Oh yeah! That sure smells like a hardware problem of some
sort...
BTW, I might have been wrong earlier about one thing, and
misleading about another:
- I said that the kernel would detect SCSI- or IDE-bus errors;
on second thought, I'm not so sure. It depends on the bus
and its age. Any semi-recent SCSI revision has parity
checking; though I know a lot less about IDE, I believe that
semi-recent versions of that do CRC checking. But old IDE's
don't have any bus-error detection mechanism at all, and in
truly ancient SCSI's it's optional. If a bus doesn't have
error correction, errors might well manifest as data
corruption instead of as kernel log messages :-/
- If you do indeed have a hardware problem, removing gzip from
the loop *might* remove just enough load from the machine to
stop the hardware from malfunctioning; so if the problem goes
away when you disable software compression, that *suggests* a
gzip problem, but doesn't *confirm* it.
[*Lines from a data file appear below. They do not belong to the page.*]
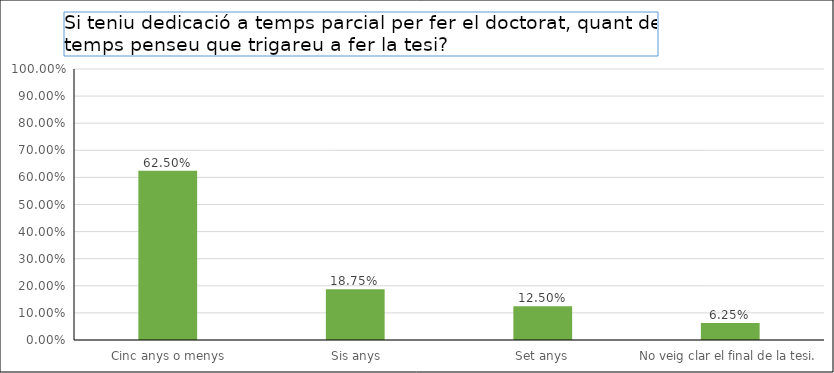
| Category | Series 0 |
|---|---|
|  Cinc anys o menys | 0.625 |
|  Sis anys | 0.188 |
| Set anys | 0.125 |
| No veig clar el final de la tesi. | 0.062 |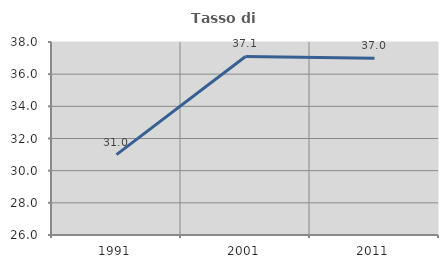
| Category | Tasso di occupazione   |
|---|---|
| 1991.0 | 30.995 |
| 2001.0 | 37.101 |
| 2011.0 | 36.986 |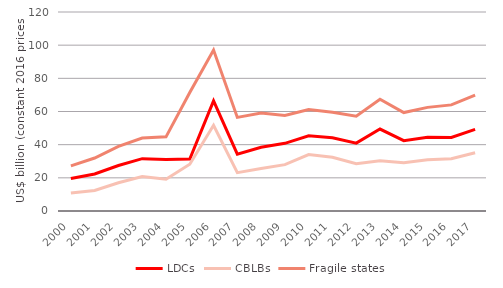
| Category | LDCs | CBLBs | Fragile states |
|---|---|---|---|
| 2000 | 19587.8 | 10904.2 | 27248.96 |
| 2001 | 22313.05 | 12404.05 | 31968.9 |
| 2002 | 27455.78 | 17032.96 | 38958.81 |
| 2003 | 31549.36 | 20805.7 | 44031.01 |
| 2004 | 30993.96 | 19173.57 | 44716.56 |
| 2005 | 31289.79 | 28200.56 | 71473.1 |
| 2006 | 66428 | 51707.76 | 97058.61 |
| 2007 | 34279.88 | 23100.78 | 56446.63 |
| 2008 | 38445.39 | 25617.95 | 59061.33 |
| 2009 | 40792.39 | 27962.6 | 57615.71 |
| 2010 | 45310.8 | 34044.56 | 61181.64 |
| 2011 | 44189.92 | 32382.49 | 59489.22 |
| 2012 | 40931.42 | 28490.93 | 57170.62 |
| 2013 | 49407.2 | 30323.02 | 67422.25 |
| 2014 | 42401.92 | 29098.4 | 59364.04 |
| 2015 | 44435.94 | 30851.42 | 62486.29 |
| 2016 | 44360.15 | 31462.02 | 63984.88 |
| 2017 | 49176.14 | 35103.11 | 69942.05 |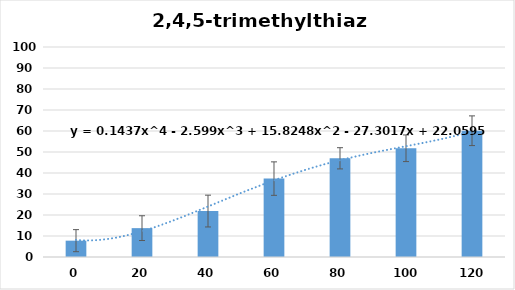
| Category | Series 0 |
|---|---|
| 0.0 | 7.778 |
| 20.0 | 13.744 |
| 40.0 | 21.875 |
| 60.0 | 37.333 |
| 80.0 | 47 |
| 100.0 | 51.778 |
| 120.0 | 60.125 |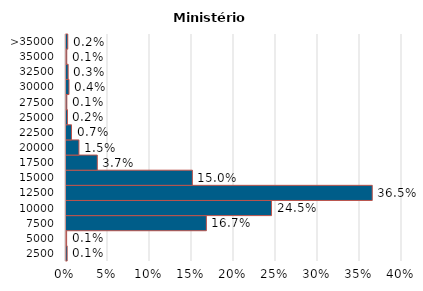
| Category | Ministério Público |
|---|---|
| 2500 | 0.001 |
| 5000 | 0.001 |
| 7500 | 0.167 |
| 10000 | 0.245 |
| 12500 | 0.365 |
| 15000 | 0.15 |
| 17500 | 0.037 |
| 20000 | 0.015 |
| 22500 | 0.007 |
| 25000 | 0.002 |
| 27500 | 0.001 |
| 30000 | 0.004 |
| 32500 | 0.003 |
| 35000 | 0.001 |
| >35000 | 0.002 |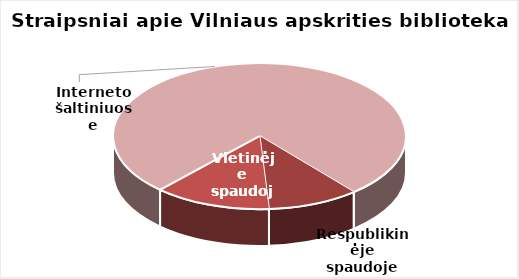
| Category | Series 0 |
|---|---|
| Respublikinėje spaudoje | 298 |
| Vietinėje spaudoje | 381 |
| Interneto šaltiniuose | 2276 |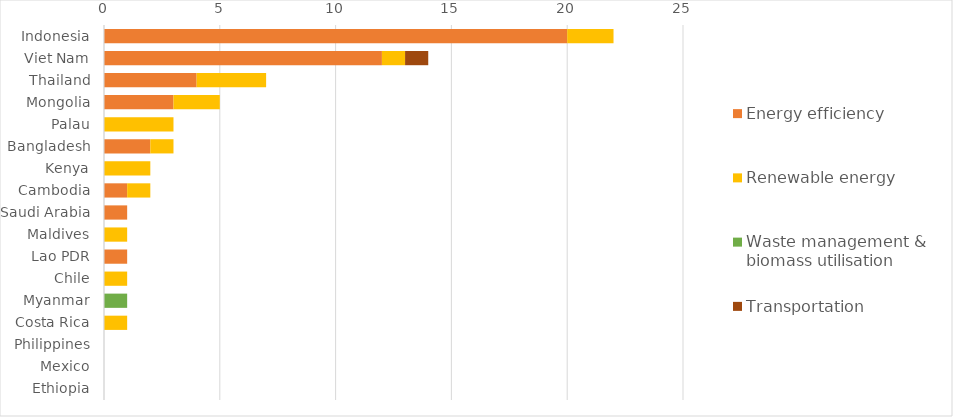
| Category | Energy efficiency | Renewable energy | Waste management & biomass utilisation | Transportation |
|---|---|---|---|---|
| Indonesia | 20 | 2 | 0 | 0 |
| Viet Nam | 12 | 1 | 0 | 1 |
| Thailand | 4 | 3 | 0 | 0 |
| Mongolia | 3 | 2 | 0 | 0 |
| Palau | 0 | 3 | 0 | 0 |
| Bangladesh | 2 | 1 | 0 | 0 |
| Kenya | 0 | 2 | 0 | 0 |
| Cambodia | 1 | 1 | 0 | 0 |
| Saudi Arabia | 1 | 0 | 0 | 0 |
| Maldives | 0 | 1 | 0 | 0 |
| Lao PDR | 1 | 0 | 0 | 0 |
| Chile | 0 | 1 | 0 | 0 |
| Myanmar | 0 | 0 | 1 | 0 |
| Costa Rica | 0 | 1 | 0 | 0 |
| Philippines | 0 | 0 | 0 | 0 |
| Mexico | 0 | 0 | 0 | 0 |
| Ethiopia | 0 | 0 | 0 | 0 |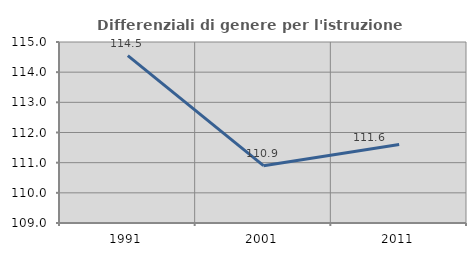
| Category | Differenziali di genere per l'istruzione superiore |
|---|---|
| 1991.0 | 114.549 |
| 2001.0 | 110.9 |
| 2011.0 | 111.601 |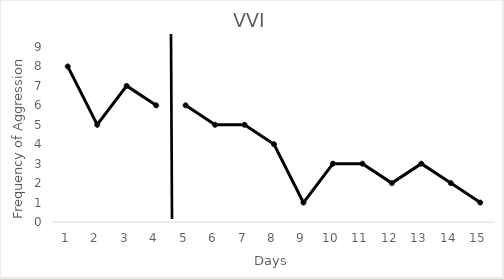
| Category | Series 0 |
|---|---|
| 0 | 8 |
| 1 | 5 |
| 2 | 7 |
| 3 | 6 |
| 4 | 6 |
| 5 | 5 |
| 6 | 5 |
| 7 | 4 |
| 8 | 1 |
| 9 | 3 |
| 10 | 3 |
| 11 | 2 |
| 12 | 3 |
| 13 | 2 |
| 14 | 1 |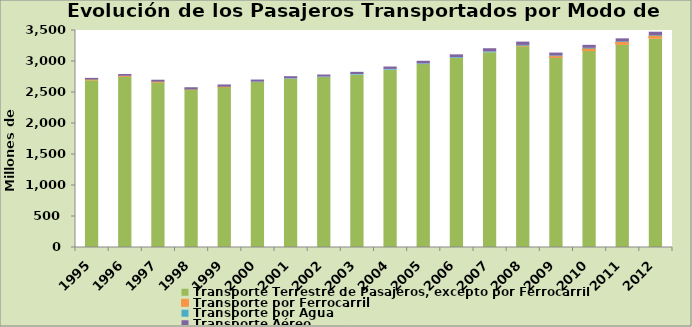
| Category | Transporte Terrestre de Pasajeros, excepto por Ferrocarril | Transporte por Ferrocarril | Transporte por Agua | Transporte Aéreo |
|---|---|---|---|---|
| 1995.0 | 2691 | 7 | 5 | 25 |
| 1996.0 | 2750 | 7 | 6 | 27 |
| 1997.0 | 2658 | 5 | 6 | 29 |
| 1998.0 | 2536 | 2 | 8 | 31 |
| 1999.0 | 2580 | 1 | 8 | 33 |
| 2000.0 | 2660 | 0 | 7 | 34 |
| 2001.0 | 2713 | 0 | 8 | 34 |
| 2002.0 | 2740 | 0 | 9 | 33 |
| 2003.0 | 2780 | 0 | 10 | 35 |
| 2004.0 | 2860 | 0 | 12 | 39 |
| 2005.0 | 2950 | 0 | 11.461 | 42.176 |
| 2006.0 | 3050 | 0 | 11.985 | 45.406 |
| 2007.0 | 3141 | 0 | 12.761 | 52.217 |
| 2008.0 | 3238 | 8.915 | 12.597 | 53.3 |
| 2009.0 | 3050 | 28 | 10.985 | 46.971 |
| 2010.0 | 3160 | 40.398 | 11.799 | 48.698 |
| 2011.0 | 3264.3 | 41.922 | 11.681 | 47.705 |
| 2012.0 | 3363 | 43.8 | 10.3 | 55.1 |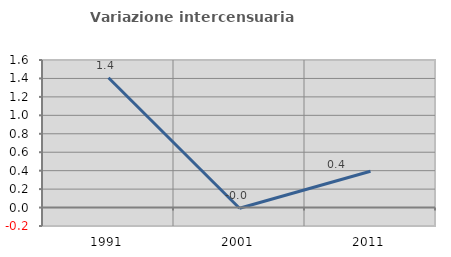
| Category | Variazione intercensuaria annua |
|---|---|
| 1991.0 | 1.407 |
| 2001.0 | -0.007 |
| 2011.0 | 0.394 |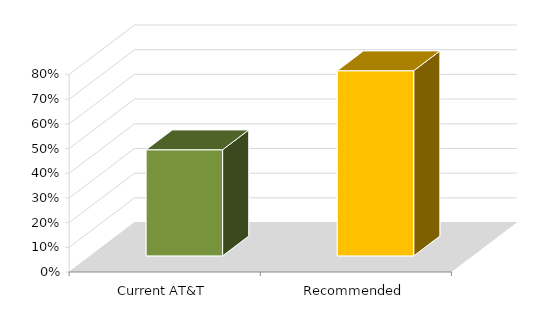
| Category | Series 0 |
|---|---|
| Current AT&T | 0.43 |
| Recommended | 0.75 |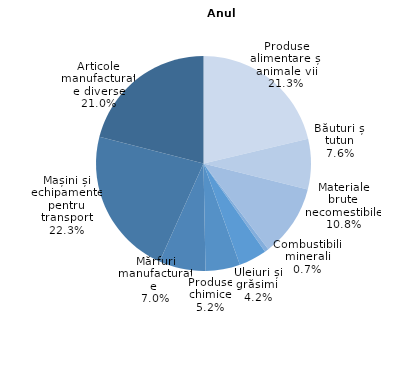
| Category | % |
|---|---|
| Produse alimentare și animale vii | 21.3 |
| Băuturi și tutun | 7.6 |
| Materiale brute necomestibile | 10.8 |
| Combustibili minerali | 0.6 |
| Uleiuri și grăsimi  | 4.2 |
| Produse chimice | 5.2 |
| Mărfuri manufacturate  | 7 |
| Mașini și echipamente pentru transport | 22.3 |
| Articole manufacturate diverse | 21 |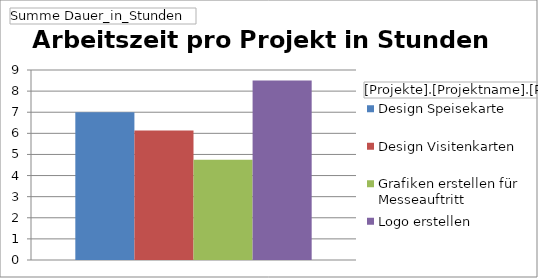
| Category | Design Speisekarte | Design Visitenkarten | Grafiken erstellen für Messeauftritt | Logo erstellen |
|---|---|---|---|---|
| Ergebnis | 7 | 6.133 | 4.75 | 8.5 |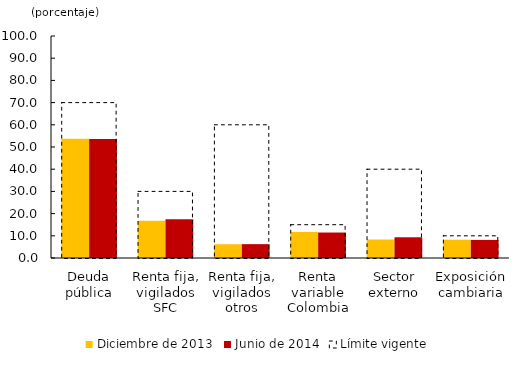
| Category | Diciembre de 2013 | Junio de 2014 |
|---|---|---|
| Deuda pública | 53.66 | 53.589 |
| Renta fija, vigilados SFC | 16.835 | 17.435 |
| Renta fija, vigilados otros | 6.189 | 6.239 |
| Renta variable Colombia | 11.76 | 11.472 |
| Sector externo | 8.314 | 9.333 |
| Exposición cambiaria | 8.24 | 8.151 |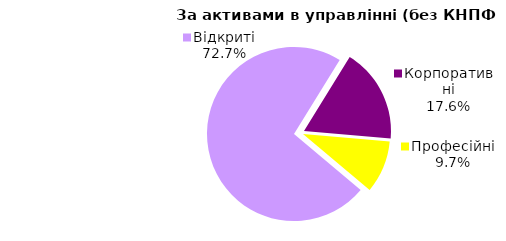
| Category | Series 0 |
|---|---|
| Відкриті | 991.538 |
| Корпоративні | 239.869 |
| Професійні | 132.731 |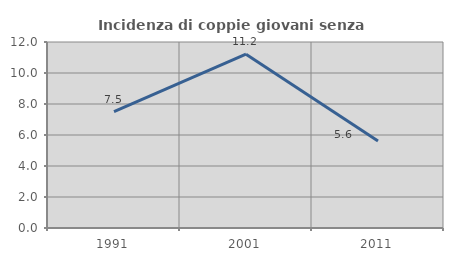
| Category | Incidenza di coppie giovani senza figli |
|---|---|
| 1991.0 | 7.502 |
| 2001.0 | 11.21 |
| 2011.0 | 5.611 |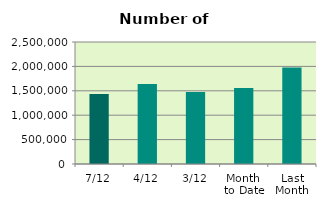
| Category | Series 0 |
|---|---|
| 7/12 | 1436674 |
| 4/12 | 1641392 |
| 3/12 | 1476834 |
| Month 
to Date | 1558100 |
| Last
Month | 1976001.238 |

Of course you could
always run a few independent, long-running gzip's at the same time
as amdump to restore the system load -- you know, something
like:
gzip </dev/sda >/dev/null &
as many times as Amanda now runs simultaneous gzip's.
--
| | /\
|-_|/ > Eric Siegerman, Toronto, Ont. erics AT telepres DOT com
| | /
The animal that coils in a circle is the serpent; that's why so
many cults and myths of the serpent exist, because it's hard to
represent the return of the sun by the coiling of a hippopotamus.
- Umberto Eco, "Foucault's Pendulum"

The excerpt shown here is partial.